Hydrophilic matrix systems are used for oral controlled drug delivery because they ensure a desirable drug profile and are more cost effective than other systems [173]. The mechanism of drug release from hydrophilic matrices involves polymer swelling following contact with the aqueous medium, which forms a gel layer on the surface of the system; then, the drug is released by dissolution, diffusion, erosion, or a combination of these processes [174][175][176][177].

CMCS grafted with 2-hydroxyethylmethacrylate was designed to formulate carbamazepine-loaded matrix tablets using the wet granulation technique. The effect of the binding agent (graft copolymer) on properties such as hardness, friability, and dissolution was studied. Increasing the amount of the binding agent in the tablets decreased friability, increased hardness, and slightly reduced the average weight of each tablet. Increasing the concentration of the binder decreased the drug release because at higher binder concentrations, the gelling properties of the binder increased. Subsequently, the diffusion of the drug from the highly swollen network becomes difficult and, therefore, the drug release rate is slower at higher binder concentrations [125].

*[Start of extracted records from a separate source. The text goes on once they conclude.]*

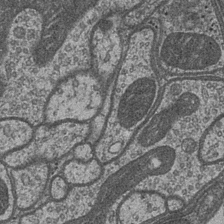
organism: Drosophila
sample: Optic medulla
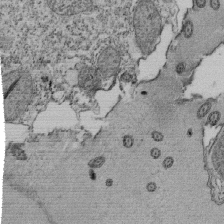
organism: Tetrahymena
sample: Cilia in tetrahymena
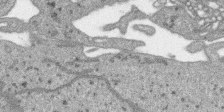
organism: Human
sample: Lung epithelial cells infected with SARS-CoV-2
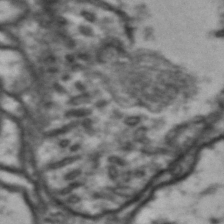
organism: Drosophila
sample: Brain
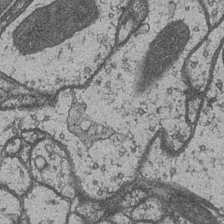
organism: Drosophila
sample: Optic medulla
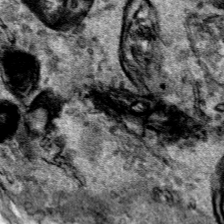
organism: Human
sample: Mitochondria in HCT116 cells
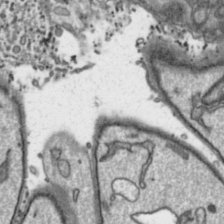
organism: Toxoplasma gondii
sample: Parasites in a vacuole inside a host cell
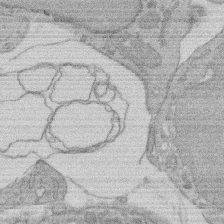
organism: Rat
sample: Salivary granule
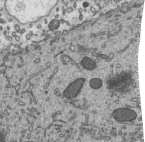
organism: Mouse
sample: Mouse epididymis efferent ductule cilia
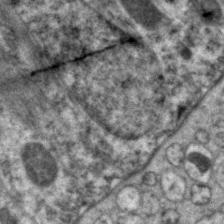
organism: C. elegans
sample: Pharynx
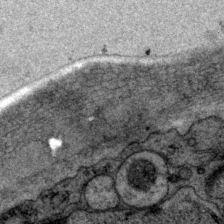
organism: P. pacificus
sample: Pharynx
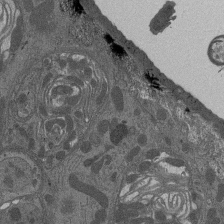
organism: Drosophila
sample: Antenna
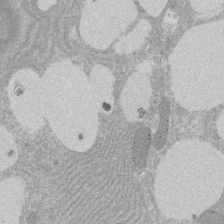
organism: Rat
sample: Salivary granule
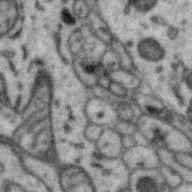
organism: Zebra finch
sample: Brain
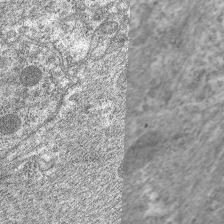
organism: C. elegans
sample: Pharynx
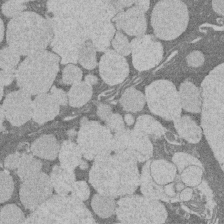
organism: Rat
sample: Salivary granule
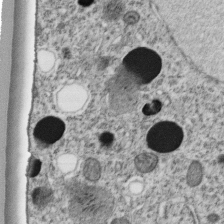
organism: C. elegans
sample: C. elegans embryo early stage
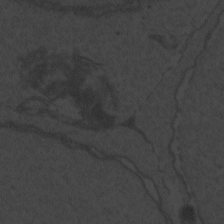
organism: Zebrafish
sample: Macrophage infected with Toxoplasma gondii
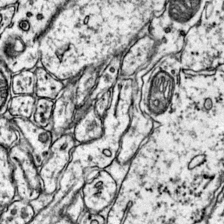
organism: Mouse
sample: Primary visual cortex
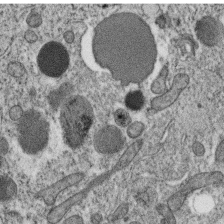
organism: C. elegans
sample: C. elegans oocyte; sperm cells
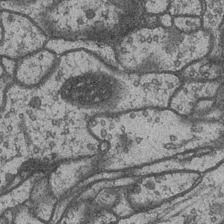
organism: Drosophila
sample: Optic medulla
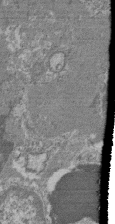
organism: Mouse
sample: Glomerulus
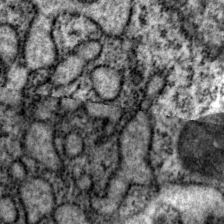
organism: P. pacificus
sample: Pharynx
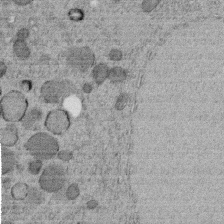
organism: C. elegans
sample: C. elegans embryo early stage
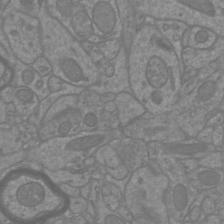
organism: Mouse
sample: Cortical neurons
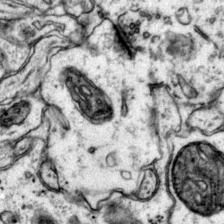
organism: Mouse
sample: Primary visual cortex
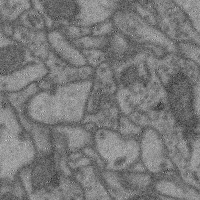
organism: Mouse
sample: Cerebral cortex
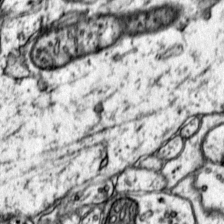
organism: Mouse
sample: Primary visual cortex
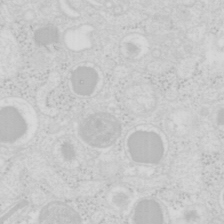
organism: Mouse
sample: Pancreas
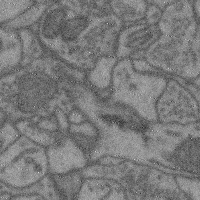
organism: Mouse
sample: Cerebral cortex
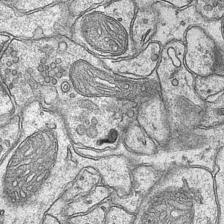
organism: Mouse
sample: CA1 Hippocampus
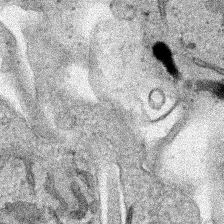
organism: Human
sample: Mitochondria in HCT116 cells
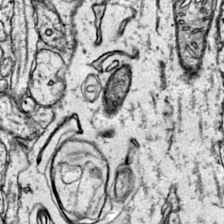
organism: Mouse
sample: Primary visual cortex
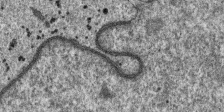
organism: Human
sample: Lung epithelial cells infected with SARS-CoV-2
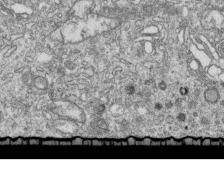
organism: Human
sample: HeLa cell HIV synapse
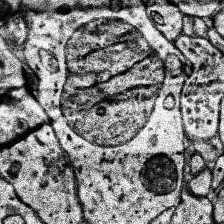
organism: Human
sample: Temporal Lobe
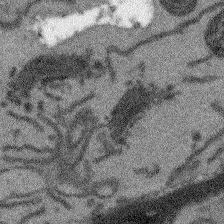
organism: Arabidopsis thaliana
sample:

Propanolol-loaded CMCS matrix tablets were formulated using wet granulation and then, direct compression. Analysis of the physical properties of the matrix tablets showed low friability, which indicates they were compact and hard. Analysis of the in vitro release of a drug showed a release rate of ~ 40% in gastric fluid media. Then, a slow release rate was observed in an intestinal fluid medium, indicating the controlled release of the drug. The dissolution profiles showed that the controlled release of propranolol hydrochloride from the tablet followed the Korsmeyer-Peppas model [126].